EXERCISE DETAILS: From the listing below, pick out each line with the word "cells".
[[ RECORDS PROVIDED, beginning ]]
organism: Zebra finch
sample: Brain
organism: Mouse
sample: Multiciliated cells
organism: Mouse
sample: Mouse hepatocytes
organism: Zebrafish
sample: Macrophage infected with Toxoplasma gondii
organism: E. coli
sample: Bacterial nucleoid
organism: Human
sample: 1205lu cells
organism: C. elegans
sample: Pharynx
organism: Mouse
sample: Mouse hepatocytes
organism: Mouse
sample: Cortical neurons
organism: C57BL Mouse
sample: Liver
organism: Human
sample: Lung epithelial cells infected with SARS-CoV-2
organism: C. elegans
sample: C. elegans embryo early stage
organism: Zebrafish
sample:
[[ RECORDS PROVIDED, end ]]
[[ RECORDS PROVIDED, beginning ]]
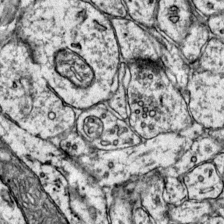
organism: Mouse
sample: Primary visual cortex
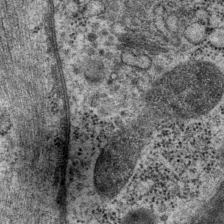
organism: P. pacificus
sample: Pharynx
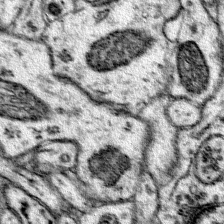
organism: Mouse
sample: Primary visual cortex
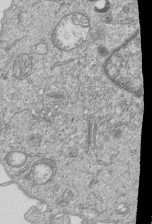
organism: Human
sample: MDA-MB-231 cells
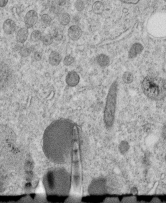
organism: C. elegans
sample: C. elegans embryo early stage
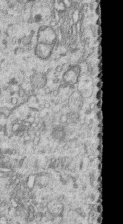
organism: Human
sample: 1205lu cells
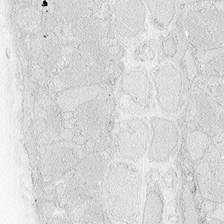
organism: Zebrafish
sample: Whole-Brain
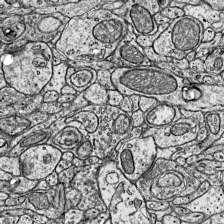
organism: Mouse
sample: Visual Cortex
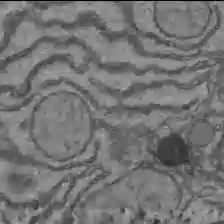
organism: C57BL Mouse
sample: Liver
[[ RECORDS PROVIDED, end ]]
RESPONSE TO THIS TASK:
sample: Multiciliated cells
sample: 1205lu cells
sample: Lung epithelial cells infected with SARS-CoV-2
sample: MDA-MB-231 cells
sample: 1205lu cells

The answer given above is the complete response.